フランチェスカ・レロイのインタビュー

谷崎潤一郎の『鍵』を脚色しようと思ったきっかけは? 

スコットランドで修士号取得に向けて勉強している時に、古本屋で偶然『鍵』に出会ったのがきっかけです。以前に谷崎潤一郎の日本人の美学や感性について論じた随筆『陰翳礼讃』を読んだことがあったので『鍵』も読んでみようと思いました。読み始めるとすぐに登場人物が取る無言でのコミュニケーション方法に心が奪われました。この小説は夫婦がお互いに読まれることを前提に書いた日記を窃視することを通して語られ、日記の読者は誰を信じるのか、何が他の登場人物を操る為だけの嘘なのかを自分自身で判断する必要があります。私はその陰謀、秘密主義、謀略、また日記の読者の体験にも興味を持ち、その読者の体験をそのまま観客として体験できるようにしたいと思いました。登場人物が同時に演じるので、観客は全てを体験することができません。そのため、観客は自身でその目撃できない空白を埋め、自分なりの想像を膨らませることになります。家の小さな部屋を使用することで、懇ろな男女関係を描いた物語に合った親密な雰囲気が生まれます。観客は夫婦の日記を詮索する小説の読者のように、見てはいけないものを見たり、聞いてはいけないことを聞いたりと、他人のプライベート空間に立ち入っているような感覚を持ちます。演者をグループごとに別々の部屋に分けることで、登場人物がお互いにコミュニケーションを直接的に取ることができない様子を身体的に表現しています。小説を読んだ時に最も刺激を受けた一面でもある登場人物間の関わり合い方が、オペラの演出に不可欠なものになっています。

THE鍵KEYの公演を行う上で最大の課題は? 

事業計画はとても難しかったです。コンサートホールや劇場ではなく、プライベート空間や普段は公演を催さない場所で上演するので、会場のことをよく理解し、表方やチケット売り場などを用意しなければなりません。勿論その前に作品に適当な会場を見つける必要がありますが、これも容易なことではありません。その他にも、作品の性質上、限られた数の観客しか招待できず、その人数に対して10〜12人の演者と創作チームで何度も公演を行うことには財政的な課題もあります。費用を補うために、助成金などを活用していますが、それを申請、管理することも非常に手間がかかります。

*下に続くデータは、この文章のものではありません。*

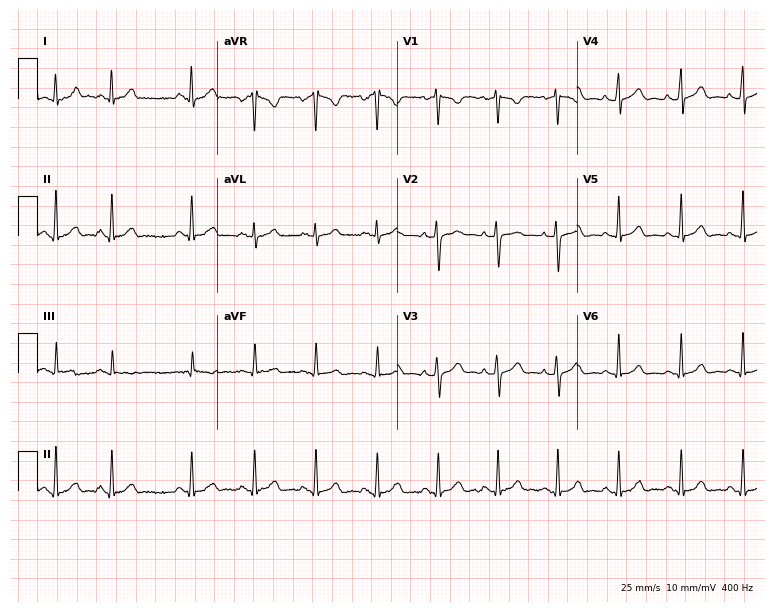
Standard 12-lead ECG recorded from a female, 21 years old. None of these six findings is recorded: first-degree AV block, right bundle branch block (RBBB), left bundle branch block (LBBB), sinus bradycardia, atrial fibrillation (AF), sinus tachycardia. Findings outside these six are not listed.
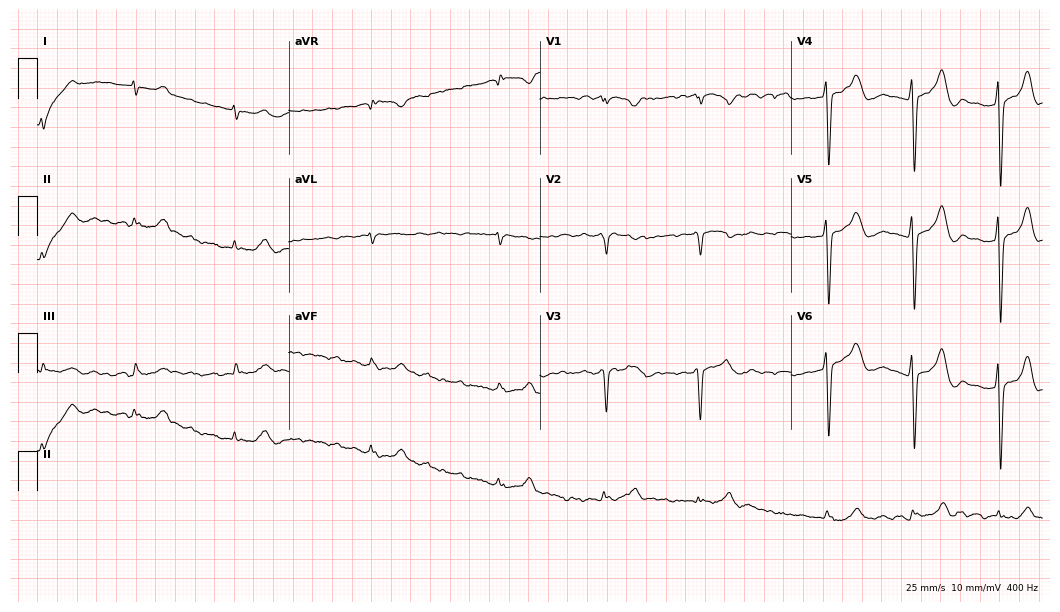
Resting 12-lead electrocardiogram. Patient: a male, 78 years old. None of these six findings is recorded: first-degree AV block, right bundle branch block (RBBB), left bundle branch block (LBBB), sinus bradycardia, atrial fibrillation (AF), sinus tachycardia. Other findings, if any, are not listed.
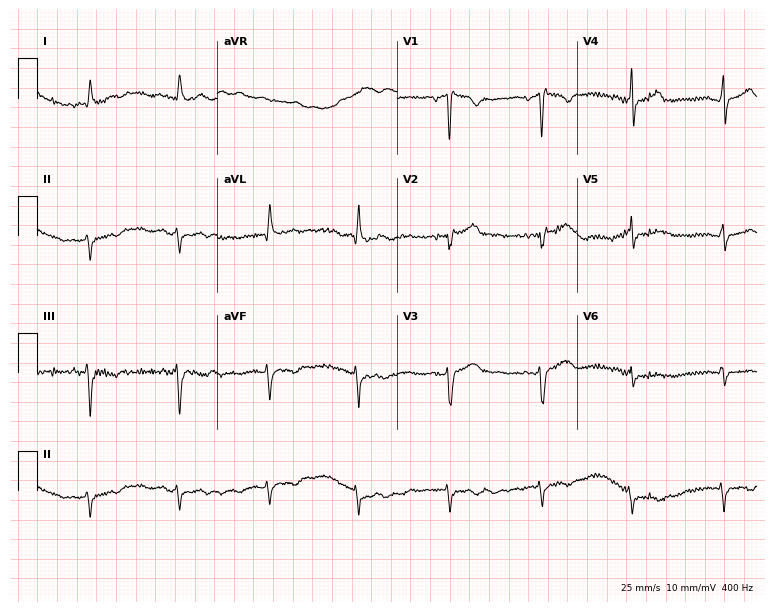
Electrocardiogram (7.3-second recording at 400 Hz), a woman, 52 years old. Of the six screened findings (first-degree AV block, right bundle branch block, left bundle branch block, sinus bradycardia, atrial fibrillation, sinus tachycardia), none is recorded.
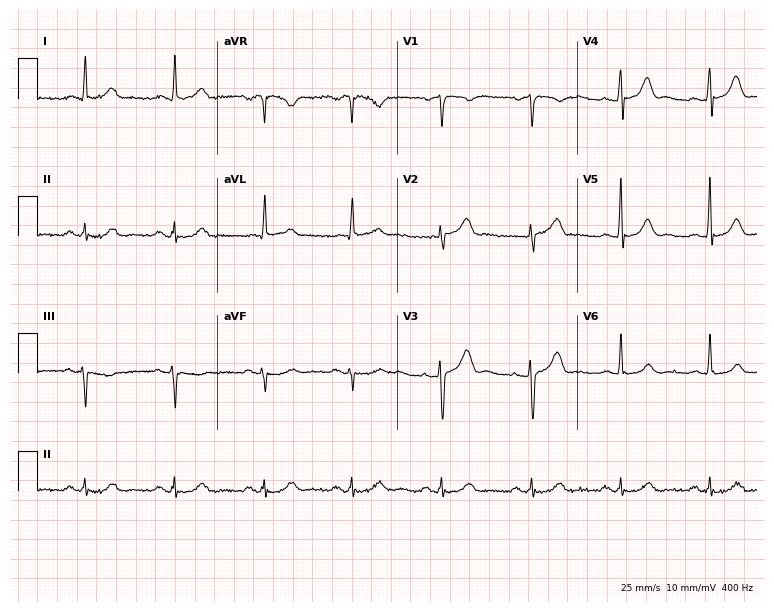
Resting 12-lead electrocardiogram. Patient: a male, 68 years old. Read as a normal ECG.

英語話者と日本語話者の両方の観客に理解しやすい作品にするためにどのようにアプローチしましたか?

初めにこの作品に取り組んでいた時から、どちらの観客にも分かり易いものにしたいと思っていたので、台本(登場人物用の原本)に日本語と英語の両方を使用することにしました。公演にはスーパータイトルはないですし、翻訳した原本を渡したとしても、自由に歩き回りながら鑑賞するには邪魔になってしまうため、実用的ではありません。そこで、それぞれの歌手のセリフと歌うフレーズを日本語と英語で交互に織り交ぜることにしました。片方の言語しか理解できない観客でも話の展開を追うことができる範囲で敢えて日本語と英語のセリフにニュアンスの違いを持たせました。そうして直訳を避けることで、作品をより面白くし、登場人物が言語間、言語に基づく文化や理想の間で行き来する様子を暗示しています。登場人物が他人を操作するため、自身の文化によって規定されたアイデンティティーから逃れるため、または自身の本心を見せるためには、どちらの言語を用いるのかと問いかけています。世界共通語である音楽やダンス、そして演劇の演出が、この作品をどちらの観客にも、願わくはより多くの観客の方にも理解しやすいものにしています。ペアの楽器や演者による空間の使い方、役同士が意思疎通をとる様子・とらない様子によって登場人物間の緊張感、彼らの感情や性格の特徴さえも表現しています。